Photo: Hershey Bears

Marshall immediately delivered, piling up 94 points in 64 regular-season games his first year in Chocolatetown as the Bears improved to 32-28-4 in 1956-57 before they fell in a seven-game first-round series to Cleveland, another long-time nemesis.

The following year they went 39-24-7 as Marshall hit career highs in goals (40) and points (a league-leading 104 in 68 games) to earn a spot on the AHL First All-Star Team. Then he ripped 10 goals in 11 playoff games to finish with 19 points as Hershey cruised past Providence and the Springfield Indians to win the club’s second Calder Cup.

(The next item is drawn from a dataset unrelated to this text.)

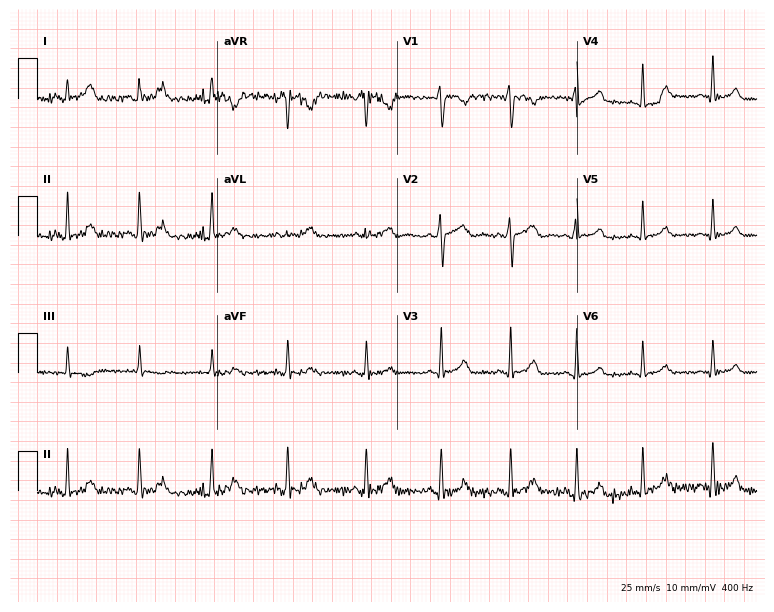
12-lead ECG (7.3-second recording at 400 Hz) from a woman, 24 years old. Screened for six findings — first-degree AV block, right bundle branch block, left bundle branch block, sinus bradycardia, atrial fibrillation, sinus tachycardia — none is recorded. Other findings, if any, are not listed.
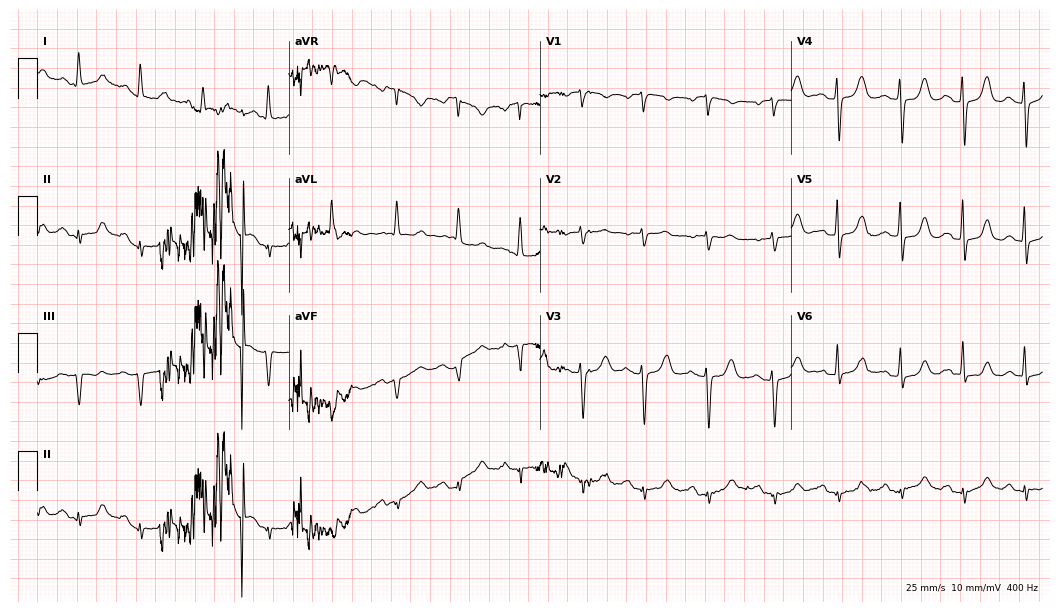
Standard 12-lead ECG recorded from an 81-year-old woman (10.2-second recording at 400 Hz). None of these six findings is recorded: first-degree AV block, right bundle branch block, left bundle branch block, sinus bradycardia, atrial fibrillation, sinus tachycardia. Only these six findings were labelled.

Shortly after that 1958 Calder Cup run, Hershey traded Marshall to the Maple Leafs for another future Bears legend, Mike Nykoluk. Marshall was not away from Hershey for long, however, as the Bears re-acquired him from the Leafs in December 1958.

In that 1958-59 campaign, Marshall divided his season between the Leafs, Rochester, and then Hershey, returning to the Bears in time to carry them past Cleveland and Buffalo to their second consecutive championship. Mathers retired after the 1961-62 season, ending 10 seasons on the ice alongside Marshall; he remained behind the Hershey bench and even eventually traded Marshall, but the two share a bond as Hershey and AHL legends.

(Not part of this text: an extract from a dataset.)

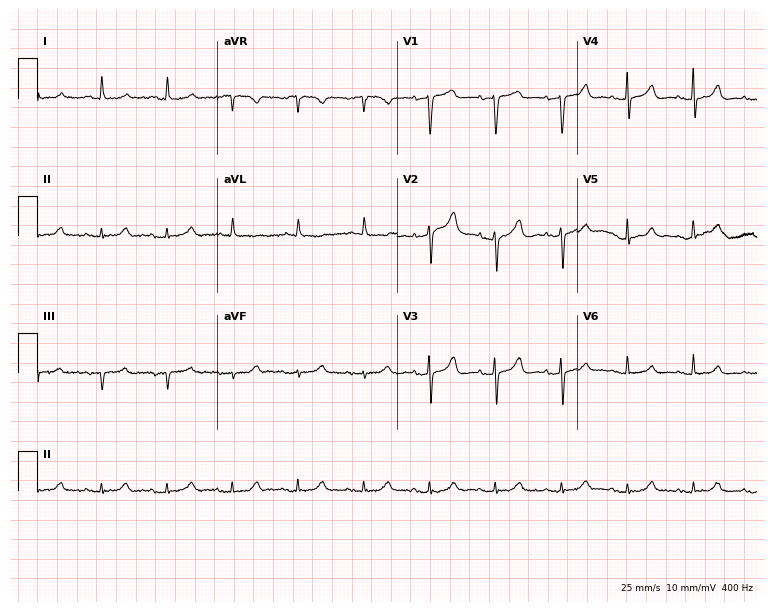
Electrocardiogram, a 67-year-old woman. Overall reading on record: normal ECG.

“I was close to Frank because of Pittsburgh,” Marshall remembered. “We got along really [well]. He was the coach, then the general manager, so it was great. I enjoyed Frank because he was very calm. He settled everything down. He knew what he wanted, the type of play, and he got it from the players.”

Shortly after losing a seven-game Calder Cup Finals to Buffalo in 1963, Hershey dealt Marshall, and he eventually found his way to Providence. There he played three seasons for the Reds before winding down his career with five seasons in Baltimore. As a 37-year-old for the Clippers in 1968-69, he still proved dominant with a 78-point season before closing out his AHL career with 10 games for the 1971-72 Amerks.

But the town of Hershey won Marshall over. He eventually settled in the area, and his number 16 hangs at Giant Center on a banner that he shares with another Bears legend, Mitch Lamoureux. Today Marshall, Mathers, Nykoluk, Sollenberger, and Lamoureux all are Hershey Bears Hall of Fame members.

“It was excitement,” Marshall said of playing in Hershey. “One word — excitement. And all the people were excited. The players were excited.

“It was hockey time. Saturday night. It was a great time [to play here] seven years. So I enjoyed it, because I believe it is the gold standard of the American League. No doubt about it.”

As much as the AHL has changed since Marshall’s time, in one very real way it is quite similar. Just like today, players of Marshall’s era faced demanding schedules and long bus rides in a battle to win games, capture a Calder Cup, and chase NHL jobs. But Marshall shrugs away all those challenges.

“[Those demands are] part of the game,” Marshall reasons. “It’s the game you love.”